K2 Asset Management co-founder Mark Newman says too many of the large superannuation funds have focused on minimising fees and are excluding funds that are generating attractive after-fee returns.
“As a Victorian-based fund manager we have had no support,” says Newman. “I can understand that after one year, but after 12 years with a first-class track record, that’s a little frustrating.”
K2, formed in 1999, managed $897.7 million as of September 1. About 30 per cent of its investors are institutions.
The Melbourne-based firm’s $470.7 million Australian fund has made net annual returns of 13.3 per cent a year over a dozen years, compared with the 8 per cent annual return of the All Ordinaries accumulation index.
K2’s $151.4 million Asia ex-Japan fund is up 11.8 per cent per annum over 12 years compared to the 4.8 per cent rise in the MSCI Asia-Pacific ex-Japan Index. The $234.1 million international fund has had net annual returns of 11.5 per cent over 6.5 years.
K2 also has $41.9 million invested in other funds.
“Most institutions focus on fees rather than after-fee returns,” says Newman.
He says K2 could become a “much bigger business”. But he says he does not want to be a $20 billion fund.
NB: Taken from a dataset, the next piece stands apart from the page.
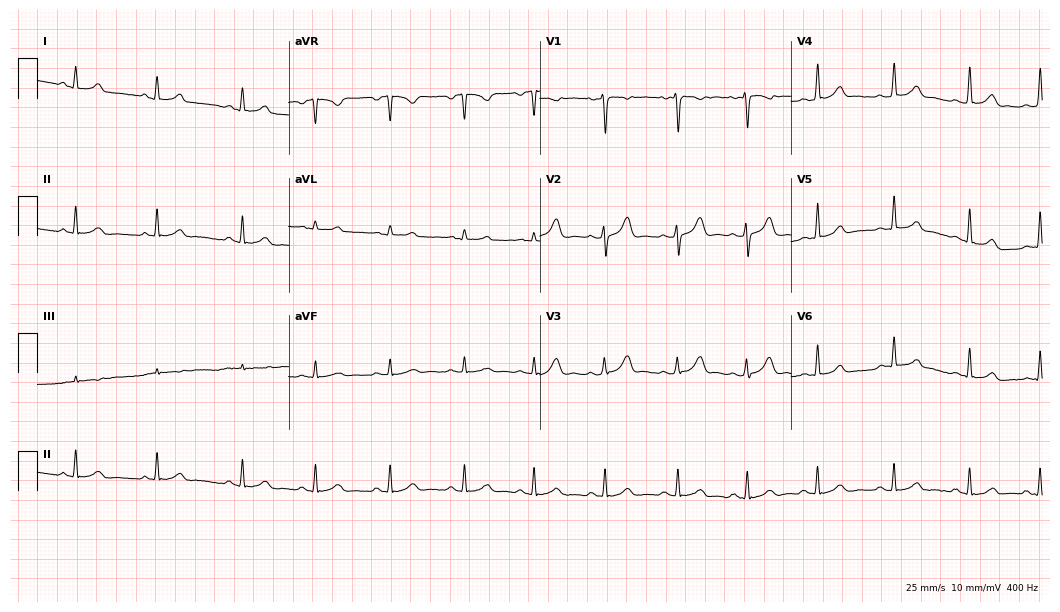
12-lead ECG from a female patient, 22 years old. Recorded interpretation: within normal limits.

K2 listed on the Australian Securities Exchange in November 2007 at $1.05 a share. The stock is trading at about 20 per cent below its IPO price, adjusted for dividends.
“Financial stocks haven’t done well post-GFC,” says Newman.
In the two months to September 1, the Australian fund has fallen 4 per cent. The Asian fund is down 7.3 per cent and the international fund has slid 8.7 per cent.